Un jour, l’ami viendra, le vrai, je te le jure
Un jour, tu trouveras ce frère de printemps
Ce jardinier des coeurs, enfant des Hespérides!
Et qu’il soit jeune ou vieux, vous irez hors du temps
Cueillir les pommes d’or qui poussent sous les rides

Il sera tes vingt ans, ces vingt ans éternels
Que tu crois disparus quand ta cheville flanche
Il te rendra le goût des élans fraternels
II lavera du gris ta chevelure blanche
Et dans l’obscurité qu’on nomme les vieux jours
Il fera de tes mots, de grands yeux de lumière
Tels ceux de ces oiseaux qui la nuit voient toujours
Célébrant le soleil à son aube première

Et tels deux rois hiboux contemplant l’avenir
Vous ferez de chacun de vos regards un rêve
Et chaque instant pour vous passera sans finir
Et chaque nouveau jour sera comme une trêve
Un jour, tu trouveras ce Mozart de cent ans
Ce Rimbaud de demain, qui sera ton élève
Et tu retrouveras dans ses vers palpitants
Ce goût d’air du matin de soleil qui se lève

Même si de ton âge il n’a que la moitié
Par la plume, il aura celui de tes artères
Ensemble, vous aurez celui de l’amitié
Celui de vos secrets, celui de vos mystères
Et vous inventerez de nouveaux lendemains
De nouveaux mots d’amour, de nouvelles musiques
Et vous tuerez la mort ensemble et de vos mains
Vous rendrez du malheur le bonheur amnésique

Vous parlerez des femmes, des plaies qu’elles vous font
Des copains disparus et des faux camarades
Et de tous vos regrets, vous toucherez le fond
Pour remonter plus haut que leurs sombres parades
Alors vous planerez au-dessus de ceux-ci
Au-delà de ceux-là, comme deux grands rapaces
Deux voyageurs du temps, voyageant sans souci
Échangeant leurs pensées, leur temps et leurs espaces

Alors vous parlerez en notes comme en vers
En couplets, en refrains, en chansons, en poèmes
Et parcourant en long, en large l’univers
Vous ne ferez plus qu’une de vos deux bohèmes
Vous irez au café des anges écrivains
Vous irez boire avec Verlaine, Apollinaire
Et Baudelaire aussi, goûtant à tous les vins
A tous les alcools de votre imaginaire

Vous sortirez Ravel, Bach, Falla, Debussy
Et tous les autres de leur ultime demeure
Vous les réveillerez et les voisins aussi
Tant vous ferez de bruit, le soir après plus d’heure
Et de leurs symphonies, vous ferez vos discours
De leurs textes sacrés, vous serez les prophètes
Poètes, musiciens, vous serez leur recours
Et tous viendront chanter et danser à vos fêtes!

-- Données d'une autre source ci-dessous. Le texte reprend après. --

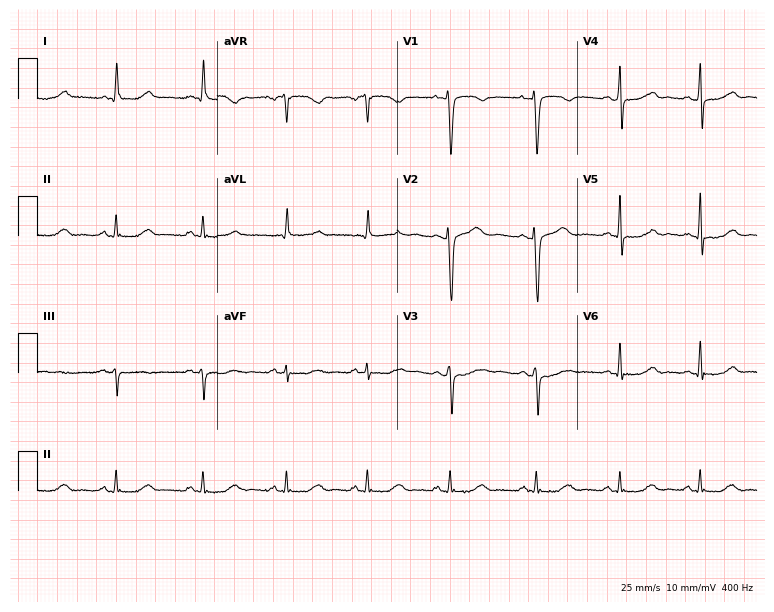
ECG — a 43-year-old female patient. Screened for six findings — first-degree AV block, right bundle branch block, left bundle branch block, sinus bradycardia, atrial fibrillation, sinus tachycardia — none is recorded.
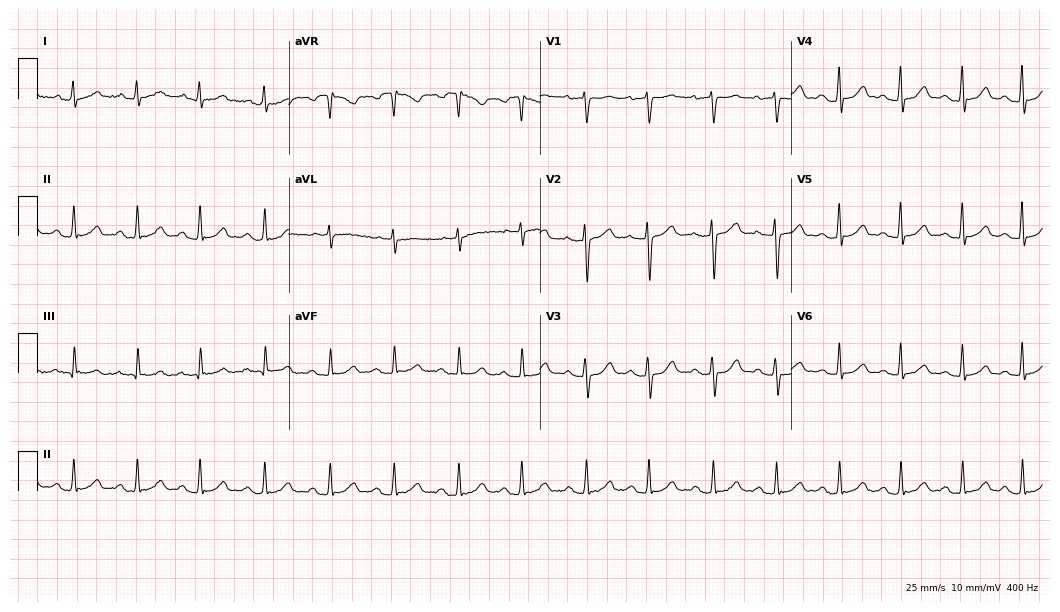
12-lead ECG from a 38-year-old woman. Recorded interpretation: within normal limits.
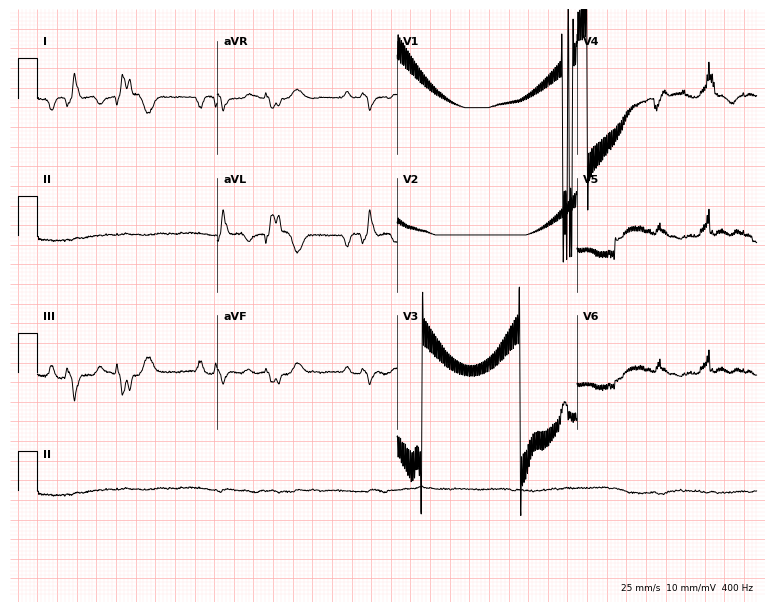
12-lead ECG from a 23-year-old female. Screened for six findings — first-degree AV block, right bundle branch block, left bundle branch block, sinus bradycardia, atrial fibrillation, sinus tachycardia — none is recorded.

Alors, sans plus jamais subir la trahison
Tu seras délivré de tes vieilles blessures
Et de ton mal de vivre enfin la guérison
Viendra dans ton coeur pur colmater ses fissures
Et tu n’auras plus mal à ceux qui t’ont fait mal
A ceux qui font plonger dans l’humaine misère
Tu ne souffriras plus dans ta chair d’animal
Et d’un dieu chimpanzé tu diras le rosaire
Un jour tu trouveras ce prince vagabond
Ce passager des vents qui vogue sur ta route
Et vous laisserez là le mal, ce moribond,
Des méchants vous mettrez les armées en déroute

Il ne t’en voudra pas si tu doutes de lui
Si dans tes cris parfois résonne encore la haine
Car l’enfant reste vif en toi, même aujourd’hui,
Pudique dans ses joies, extrême dans sa peine
Alors, accepte enfin la main qu’il te tendra
Son serrement plus fort qu’un serment qu’on abjure!
Et crois en l’Homme enfin, quand cet ami viendra
Car cet ami viendra, Léo, je te le jure
Alors, accepte enfin la main qu’il te tendra
Son serrement plus fort qu’un serment qu’on abjure
Et crois en l’Homme enfin, quand cet ami viendra
Car cet ami, c’est moi, Léo, je te le jure!